John P. Schmid resigns; holds 30,000 BBOT shares after domestication
Rhea-AI Filing Summary
John P. Schmid reported a corporate reorganization-driven conversion that resulted in direct ownership of 30,000 common shares of BridgeBio Oncology Therapeutics, Inc. (ticker BBOT). The Form 4 shows a transaction dated 08/11/2025 where 30,000 Helix Class B ordinary shares were recorded in connection with a business combination and domestication that converted Helix Class B to Helix Class A on a one-for-one basis and then Helix Class A to the Issuer's common stock one-for-one.
The filing states the reporting person was a director of Helix prior to the domestication and resigned effective 08/11/2025, immediately prior to the domestication.

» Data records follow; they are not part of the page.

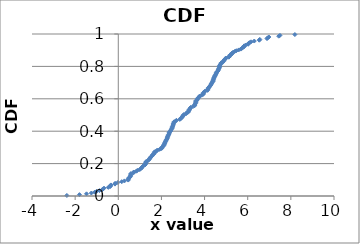
| Category | Series 0 |
|---|---|
| 2.92116049671744 | 0.483 |
| 4.691069828293452 | 0.797 |
| 3.863768191649954 | 0.622 |
| 0.5567508036521236 | 0.118 |
| 4.273871467133709 | 0.682 |
| 2.150887501739766 | 0.323 |
| 4.165580808899719 | 0.662 |
| 2.1759806109620103 | 0.333 |
| 0.584248065636312 | 0.138 |
| 4.663427167355252 | 0.787 |
| 1.13932823841632 | 0.183 |
| 5.582208659082646 | 0.902 |
| 4.966402476722099 | 0.847 |
| 2.5070611897885073 | 0.428 |
| 4.6364468851873095 | 0.777 |
| 2.9798841299689562 | 0.493 |
| 0.5652770093460227 | 0.123 |
| 5.831170378756515 | 0.922 |
| 3.933393813289146 | 0.627 |
| 2.024169018489188 | 0.298 |
| 3.3160073949156876 | 0.537 |
| 5.833778218197992 | 0.927 |
| 3.278588023149046 | 0.527 |
| 5.191456745703304 | 0.872 |
| 1.0379192066807637 | 0.168 |
| 3.240497186148671 | 0.517 |
| 4.510581693709724 | 0.747 |
| 4.5746018217126805 | 0.767 |
| 2.195615193063193 | 0.338 |
| 2.1508908211732214 | 0.328 |
| 6.021421844783063 | 0.937 |
| 6.894848530245525 | 0.972 |
| 2.257755373104324 | 0.353 |
| 0.5836269199614215 | 0.133 |
| -0.14706087765786524 | 0.078 |
| 7.438095384143731 | 0.987 |
| 1.099155956310656 | 0.178 |
| -1.4721609159649667 | 0.013 |
| 1.0830511653679809 | 0.173 |
| 1.2567259820370267 | 0.198 |
| 2.9004865230453065 | 0.478 |
| 3.546072103149542 | 0.562 |
| 1.4455250602531127 | 0.228 |
| 2.087307044682789 | 0.308 |
| 1.6306636417811862 | 0.258 |
| 0.7164946931124785 | 0.148 |
| 3.139100779745818 | 0.507 |
| 3.7757341126813646 | 0.617 |
| 2.2116057600804298 | 0.343 |
| 0.4669297893565316 | 0.103 |
| 0.4755541206145626 | 0.108 |
| 2.2760202060403385 | 0.358 |
| 5.13380779234312 | 0.862 |
| 2.359205979275716 | 0.388 |
| 1.176229760470223 | 0.188 |
| 6.928469794583378 | 0.977 |
| 5.12443700495685 | 0.857 |
| 6.1535315348412105 | 0.952 |
| 3.5913252318110622 | 0.577 |
| 4.770810319080422 | 0.822 |
| 4.2199886468724745 | 0.672 |
| 1.4877126364616697 | 0.238 |
| 1.4662808664144609 | 0.233 |
| 2.4922237811954147 | 0.418 |
| 2.6951878754889393 | 0.468 |
| 2.3123086392213326 | 0.373 |
| -0.35982464877750786 | 0.063 |
| 1.2701922619285848 | 0.203 |
| 6.031034142668977 | 0.942 |
| 0.49690587242163264 | 0.113 |
| 5.903558962852384 | 0.932 |
| 3.5395570305947888 | 0.557 |
| 4.13865468916983 | 0.652 |
| -0.020648072182097188 | 0.083 |
| -1.7998359549250047 | 0.008 |
| 4.4693887548417575 | 0.737 |
| 1.5784021216466093 | 0.253 |
| 4.545131422372471 | 0.757 |
| 2.5813292907676786 | 0.453 |
| 2.555658438847605 | 0.448 |
| 1.2930574234912262 | 0.213 |
| -0.3436070738769388 | 0.068 |
| 4.405155207712659 | 0.717 |
| 4.987031010464293 | 0.852 |
| 3.654631502388395 | 0.592 |
| 3.3596295826415723 | 0.547 |
| 4.23601105947577 | 0.677 |
| 4.415700945695866 | 0.722 |
| 4.547220291052788 | 0.762 |
| 0.4604912926768092 | 0.098 |
| 4.517294694822362 | 0.752 |
| 2.433168957647754 | 0.403 |
| 1.574299307301391 | 0.248 |
| 4.473301741591794 | 0.742 |
| 1.7796305957247052 | 0.278 |
| 3.7088794474267814 | 0.607 |
| 3.2441254621836255 | 0.522 |
| 4.352061565960882 | 0.702 |
| 2.6571600057443785 | 0.463 |
| -2.383727859050225 | 0.003 |
| 2.1171324881772806 | 0.318 |
| 4.75758710088852 | 0.817 |
| -0.7051528609320226 | 0.043 |
| 1.5258669742967315 | 0.243 |
| 0.9960985632590935 | 0.163 |
| 2.3252579080932003 | 0.378 |
| 4.018160433147798 | 0.647 |
| 4.686915741542183 | 0.792 |
| 5.392001084014566 | 0.892 |
| 3.9356716611333944 | 0.632 |
| 4.429839988994797 | 0.727 |
| 2.2926198299336806 | 0.368 |
| 2.5016749251269967 | 0.423 |
| 4.392783547001818 | 0.712 |
| -1.2475852086694506 | 0.018 |
| 1.2742537800050862 | 0.208 |
| 2.582291506563778 | 0.458 |
| 6.560734713391549 | 0.967 |
| 4.882909757493346 | 0.837 |
| 4.3103047849274745 | 0.692 |
| 5.6767152404681696 | 0.907 |
| 2.2327280076308593 | 0.348 |
| 3.1630642202273465 | 0.512 |
| 6.982246817684809 | 0.982 |
| 6.304234455710617 | 0.957 |
| 3.553620951846626 | 0.567 |
| 0.8830154724554564 | 0.158 |
| 3.994440142103867 | 0.642 |
| -1.094880546093222 | 0.023 |
| -0.8737704004936608 | 0.033 |
| 1.6698212496759033 | 0.263 |
| 2.541315794524186 | 0.438 |
| 4.298544686389936 | 0.687 |
| -0.46120078061029 | 0.053 |
| 3.462321238767192 | 0.552 |
| 4.695687036261823 | 0.802 |
| 5.315700755018115 | 0.887 |
| 5.270157060098232 | 0.882 |
| 4.438033928839825 | 0.732 |
| 3.664203784031213 | 0.597 |
| 3.69118842914195 | 0.602 |
| 4.625682695977932 | 0.772 |
| 0.2867695056665065 | 0.093 |
| 4.697131465410832 | 0.807 |
| 2.553221428130547 | 0.443 |
| 1.2526921656023955 | 0.193 |
| 4.639516269720099 | 0.782 |
| 4.389760286091116 | 0.707 |
| 3.5935086859452317 | 0.582 |
| 2.35646011178296 | 0.383 |
| 8.186361752899545 | 0.997 |
| 5.472899846149413 | 0.897 |
| 2.1132910182222107 | 0.313 |
| 3.5946452840347787 | 0.587 |
| 2.8518280306145543 | 0.473 |
| 5.727861055281268 | 0.912 |
| 0.8390154420698979 | 0.153 |
| 4.880875939764219 | 0.832 |
| -1.011742227155926 | 0.028 |
| 5.7765664484790324 | 0.917 |
| 3.5807862912704405 | 0.572 |
| 2.0342997910967564 | 0.303 |
| 1.9151395531072914 | 0.288 |
| 3.2790005170098 | 0.532 |
| 5.1875397742266305 | 0.867 |
| 3.9441288293111194 | 0.637 |
| 1.409042570549885 | 0.223 |
| 0.5719323447650408 | 0.128 |
| 3.341649275063137 | 0.542 |
| 2.2763366662911433 | 0.363 |
| -0.7507226223877259 | 0.038 |
| 3.0332328260049053 | 0.502 |
| 4.145130621610127 | 0.657 |
| 1.6848537208054197 | 0.273 |
| 4.169917540383496 | 0.667 |
| 0.7084160628141323 | 0.143 |
| 0.16146656698029282 | 0.088 |
| 4.740784200015856 | 0.812 |
| 6.082765710586749 | 0.947 |
| 2.527268406322165 | 0.433 |
| 2.970075684811245 | 0.488 |
| 1.3726368083877922 | 0.218 |
| 2.3607669433444585 | 0.393 |
| 1.6712020949410458 | 0.268 |
| 2.463801483552082 | 0.413 |
| 1.8006738789987105 | 0.283 |
| 3.758051994360175 | 0.612 |
| 4.932906977362539 | 0.842 |
| 2.440699600695724 | 0.408 |
| 2.3949178850467585 | 0.398 |
| 6.535622161529051 | 0.962 |
| -0.37120524138604694 | 0.058 |
| 7.494075700808587 | 0.992 |
| -0.15388564287545758 | 0.073 |
| 3.0160798922812293 | 0.498 |
| -0.6613550828002923 | 0.048 |
| 4.8452824989186265 | 0.827 |
| 4.330262145091359 | 0.697 |
| 2.008918746855817 | 0.293 |
| 5.26622116875591 | 0.877 |

Following the reported conversion, the Form 4 lists 30,000 shares beneficially owned following the transaction, held directly.
Positive
- 30,000 common shares are reported as directly beneficially owned following the conversion, clarifying the reporting persons post-transaction stake
- The filing documents a one-for-one conversion sequence from Helix Class B to Helix Class A to issuer common stock, showing clear treatment of legacy securities
Negative
- The reporting person resigned as a director of Helix effective 08/11/2025, immediately prior to the domestication
Insights
TL;DR: Conversion raised direct holdings to 30,000 BBOT common shares; director resigned immediately before domestication.
The Form 4 documents a mechanical ownership change tied to the business combination and domestication described in the explanation section. The reporting person ended up with 30,000 common shares following a one-for-one conversion sequence from Helix Class B to Helix Class A to issuer common stock. The transaction is reported with transaction code M (1) and shows direct beneficial ownership of 30,000 shares after the event. No cash purchase price is reported for the conversion in the filing.
TL;DR: Director resignation concurrent with share conversion; ownership clarified but governance change is noted.
The document confirms that the reporting person resigned as a director of Helix effective the same date as the domestication and conversion transactions. The filing therefore records both an ownership reconciliation and a corporate governance event: a resignation and the conversion of legacy Class B shares into 30,000 common shares of the successor issuer. The filing does not provide additional governance details such as replacement director information or board composition after the resignation.
Insider Trade Summary
| Type | Security | Shares | Price | Value |
|---|---|---|---|---|
| Exercise | Class B ordinary shares | 30,000 | $0.00 | -- |
| Exercise | Common Stock | 30,000 | $0.00 | -- |
Footnotes (1)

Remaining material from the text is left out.